(Montréal) Des opposants à la loi québécoise sur la laïcité de l’État ont officiellement demandé à la Cour suprême du Canada de se pencher sur le refus des instances inférieures à en suspendre certaines dispositions pendant la durée de la contestation judiciaire sur le fond.

La Cour supérieure du Québec et la Cour d’appel ont toutes deux rejeté l’an dernier la requête du Conseil national des musulmans canadiens, de l’Association canadienne des libertés civiles et d’Ichrak Nourel Hak, une étudiante en pédagogie qui porte le hidjab.

Les plaignants soutiennent que la loi est discriminatoire et cause des torts irréparables et immédiats aux minorités religieuses — surtout en fait aux femmes musulmanes. Ils aimeraient que les tribunaux suspendent deux articles de la loi le temps que l’on entende la contestation sur le fond.

La Loi sur la laïcité de l’État, adoptée en juin dernier à l’Assemblée nationale, interdit notamment aux employés de l’État en position d’autorité coercitive, comme les juges, les policiers et les gardiens de prison, de porter des signes religieux dans l’exercice de leurs fonctions.

Cette interdiction s’étend aussi aux enseignants du réseau public.

La loi reconnaît toutefois un droit acquis aux personnes qui étaient déjà en poste en mars 2019, lorsque le projet de loi 21 a été déposé, à condition que ces personnes conservent leurs fonctions actuelles. La loi comporte aussi une disposition de dérogation pour la soustraire à certains articles des chartes des droits et libertés, notamment le droit à la liberté de religion.

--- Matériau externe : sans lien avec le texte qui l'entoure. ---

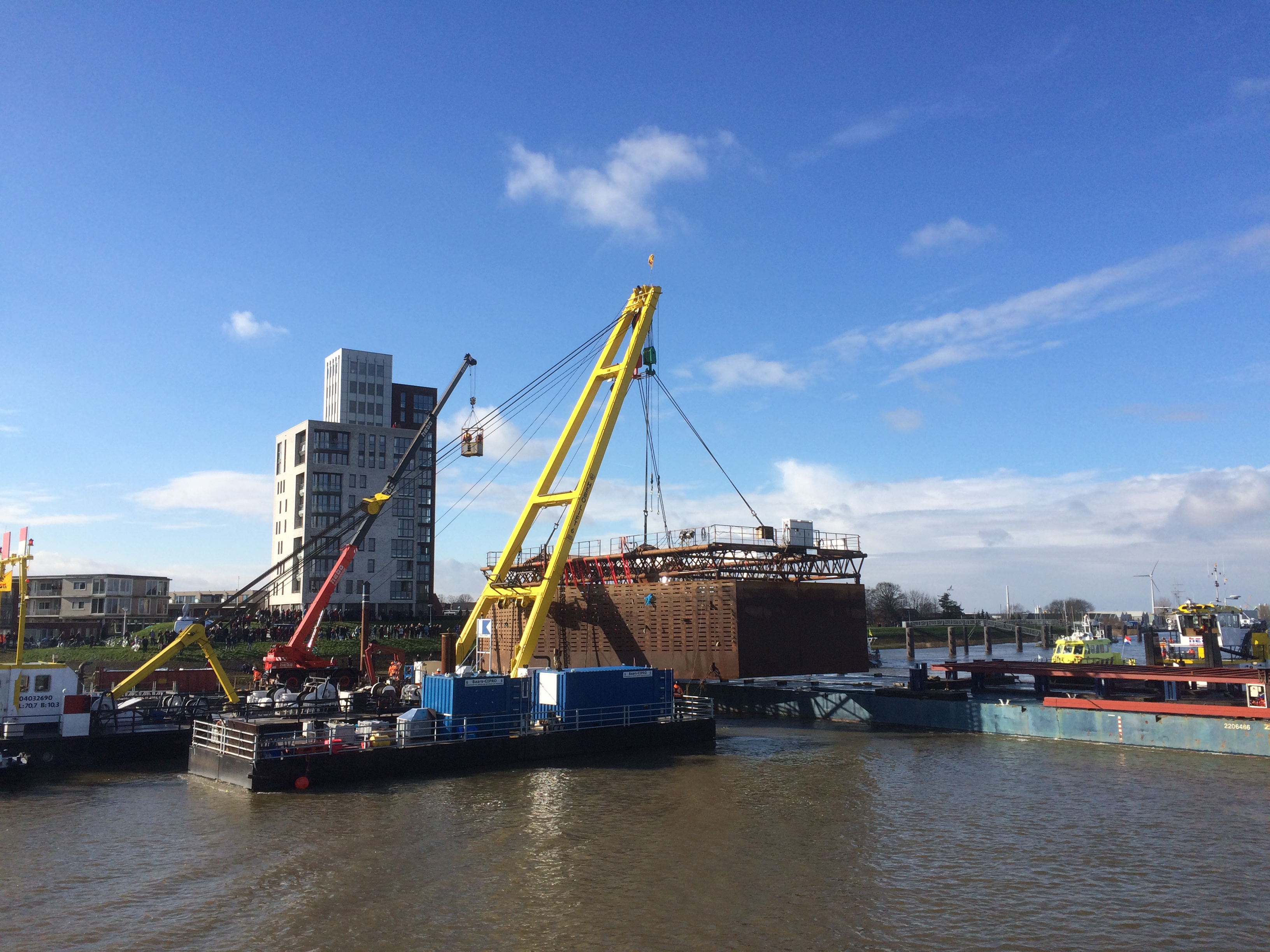 lichting IJsselkogge 10 februari 2016, Kampen, Nederland

Pour suspendre temporairement l’application d’une loi, la Cour doit pondérer le préjudice invoqué en tenant compte de l’intérêt public. Le juge Michel Yergeau, de la Cour supérieure, a conclu le 18 juillet dernier que les requérants n’avaient pas démontré que la loi était suffisamment préjudiciable pour que le tribunal suspende immédiatement l’article qui interdit à certains employés de l’État de porter des signes religieux au travail, et l’article qui oblige les gens à donner ou à recevoir des services publics à visage découvert. Le juge Yergeau avait aussi précisé que les requérants étaient limités dans leur demande à cause de la disposition de dérogation.

En novembre, deux des trois juges en Cour d’appel ont conclu que le débat sur les questions constitutionnelles soulevées était complexe et méritait de s’y pencher en profondeur — et non pas dans le cadre d’une demande de suspension temporaire. Dissidente, la juge en chef, Nicole Duval Hesler, a demandé : « qui a le plus à perdre » dans le maintien de la loi : « les allergies visuelles de certaines personnes (aux signes religieux) ou le fait que des enseignantes perdent le droit de s’engager dans le travail de leur choix ? ».

La Cour suprême devra d’abord décider si elle entendra l’affaire.